PXW-FS5, Version 4.0 and above base ISO – BEWARE if you use ISO!!

The new version 4.0 firmware for the PXW-FS5 brings a new lower base ISO range to the camera. This very slightly reduces noise levels in the pictures. If you use “gain” in dB to indicate your gain level, then you shouldn’t have any problems, +6dB is still +6dB and will be twice as noisy as 0dB. However if you use ISO to indicate your gain level then be aware that as the base sensitivity is now lower, if you use the same ISO with version 4 as you did with version 3 you will be adding more gain than before.

Version 3 ISO  in black, version 4 ISO in Blue

Standard 1000 ISO – 800 ISO
Still 800 ISO- 640 ISO
Cinegamma 1  800 ISO – 640 ISO
Cinegamma 2  640 ISO – 500 ISO
Cinegamma 3  1000 ISO – 800 ISO
Cinegamma 4  1000 ISO – 800 ISO
ITU709 1000 ISO – 800 ISO
ITU709(800) 3200 ISO – 2000 ISO
S-Log2 3200 ISO – 3200/2000 ISO
S-Log3 3200 ISO- 3200/2000 ISO

At 0dB or the base ISO these small changes (a little under 3dB) won’t make much difference because the noise levels are pretty low in either case.
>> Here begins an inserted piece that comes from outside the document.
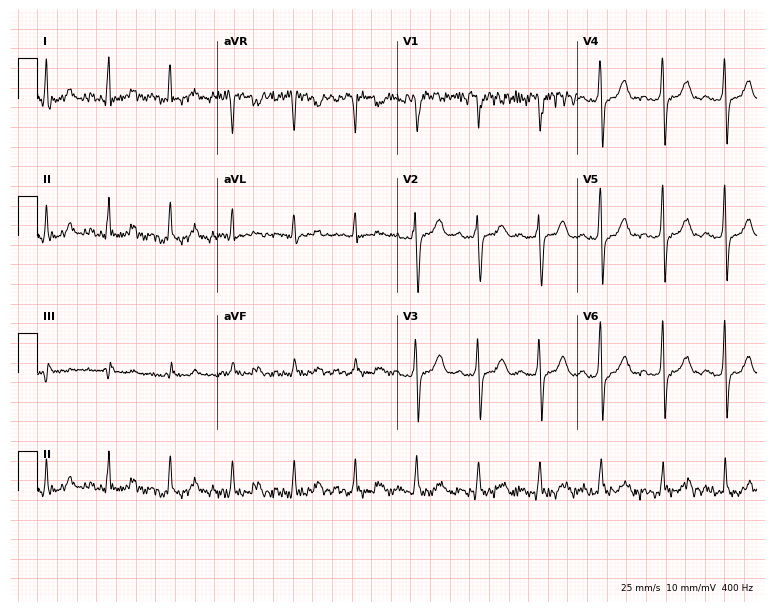
12-lead ECG from a 38-year-old male patient (7.3-second recording at 400 Hz). No first-degree AV block, right bundle branch block (RBBB), left bundle branch block (LBBB), sinus bradycardia, atrial fibrillation (AF) or sinus tachycardia recorded for this tracing. Only these six findings were labelled.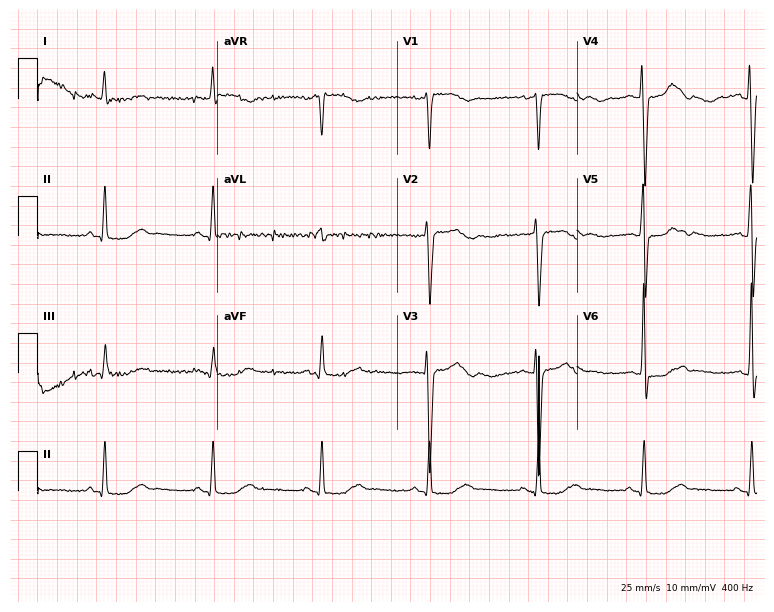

But at higher gain levels the difference is more noticeable.

For example if you  often used Cinegamma 1 at 3200 ISO with Version 3 you would be adding 12dB gain and the pictures would be approx 4x noisier than the base ISO.

With Version 4, 3200 ISO with Cinegamma 1 is an extra 15dB gain and you will have pictures approx 6 time noisier than the base ISO.

Having said that, because 0dB in version 4 is now a little less noisy than in version 3, 3200 ISO in V3 looks quite similar to 3200 ISO in version 4 even though you are adding a bit more gain.